10.Expert consensus on surgical treatment and rehabilitation for competitive sports athletes returning to sports after anterior cruciate ligament injury (version 2025)
Kai HUANG ; Lunhao BAI ; Qing BI ; Hong CHEN ; Jiwu CHEN ; Xuesong DAI ; Wenyong FEI ; Weili FU ; Zhizeng GAO ; Lin GUO ; Yinghui HUA ; Jingmin HUANG ; Suizhu HUANG ; Xuan HUANG ; Jian LI ; Qiang LI ; Shuzhen LI ; Yanlin LI ; Yunxia LI ; Zhong LI ; Ning LIU ; Yuqiang LIU ; Wei LU ; Hongbin LYU ; Haile PAN ; Xiaoyun PAN ; Chao QI ; Weiliang SHEN ; Luning SUN ; Jin TANG ; Zimin WANG ; Bide WANG ; Ru WANG ; Shaobai WANG ; Licheng WEI ; Weidong XU ; Yongsheng XU ; Jizhou YANG ; Liang YANG ; Rui YANG ; Hongbo YOU ; Tengbo YU ; Jiakuo YU ; Bing YUE ; Hua ZHANG ; Hui ZHANG ; Qingsong ZHANG ; Xintao ZHANG ; Jiajun ZHAO ; Lilian ZHAO ; Qichun ZHAO ; Song ZHAO ; Jiapeng ZHENG ; Jiang ZHENG ; Zhi ZHENG ; Jingbin ZHOU ; Jinzhong ZHAO
Chinese Journal of Trauma 2025;41(4):325-338
With the rapid development of competitive sports, the incidence of anterior cruciate ligament (ACL) injury is on the rise.
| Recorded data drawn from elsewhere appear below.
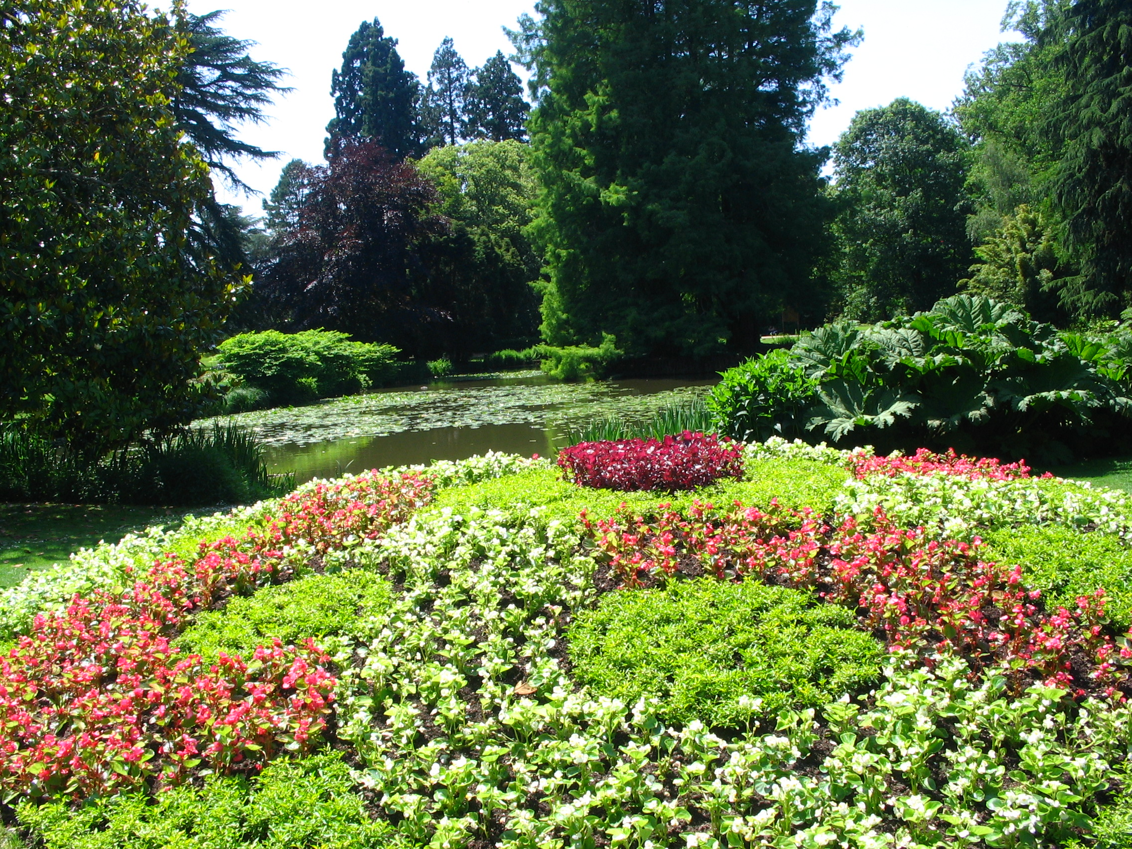 Jardin des Prébendes à Tours (37).
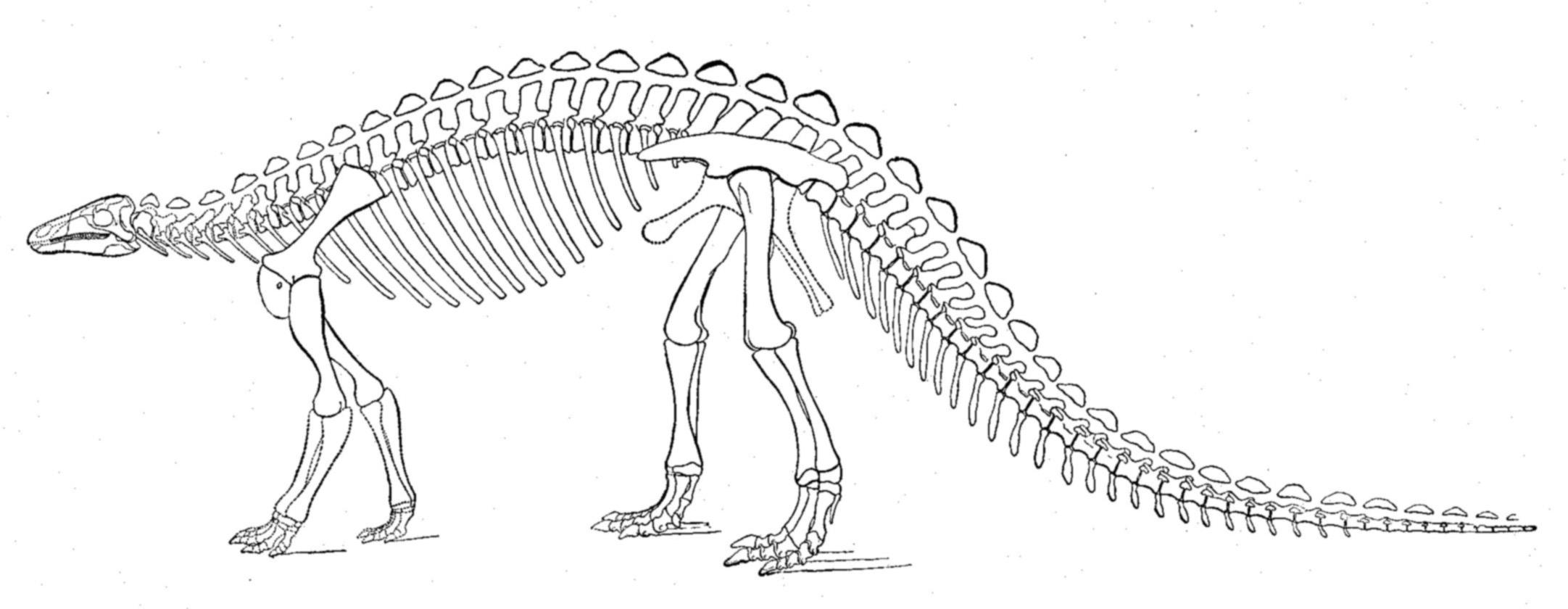 Scelidosaurus harrisonii skeleton.
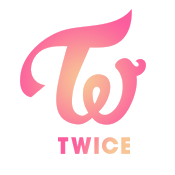 TWICE LOGO
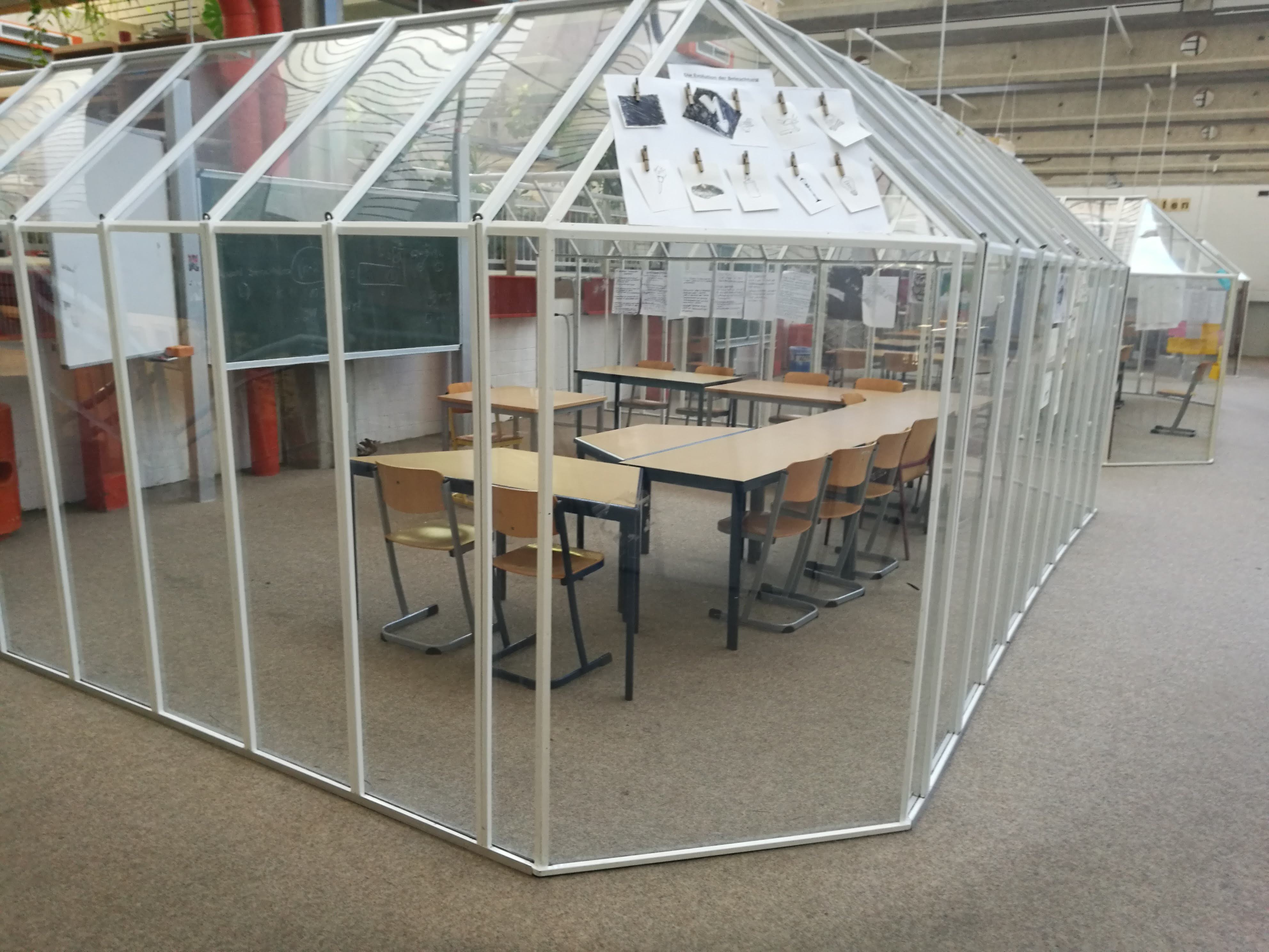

Such injuries may shorten athletes′ career and lead to other long-term adverse consequences. Although athletes generally recover well after ACL reconstruction, many still struggle to return to their pre-injury performance levels. Advances in the understanding of ACL anatomy and injury mechanisms, along with the evolution of surgical techniques and rehabilitation methods, have provided more individualized and tailored options for athletes following ACL injuries. However, there is currently no consensus in China regarding surgical and rehabilitation strategies for competitive athletes aiming to return to sports after ACL injuries. To this end, the Sports Medicine Committee of the Chinese Research Hospital Association and the Editorial Board of the Chinese Journal of Trauma jointly formulated the Expert consensus on surgical treatment and rehabilitation for competitive sports athletes returning to sports after anterior cruciate ligament injury ( version 2025), and presented 14 recommendations covering surgical indications, preoperative rehabilitation, surgical timing, surgical strategies and postoperative rehabilitation strategies, aiming to improve the surgical treatment and rehabilitation system for ACL injuries in competitive athletes and facilitate their return to high-level sports performance after injury.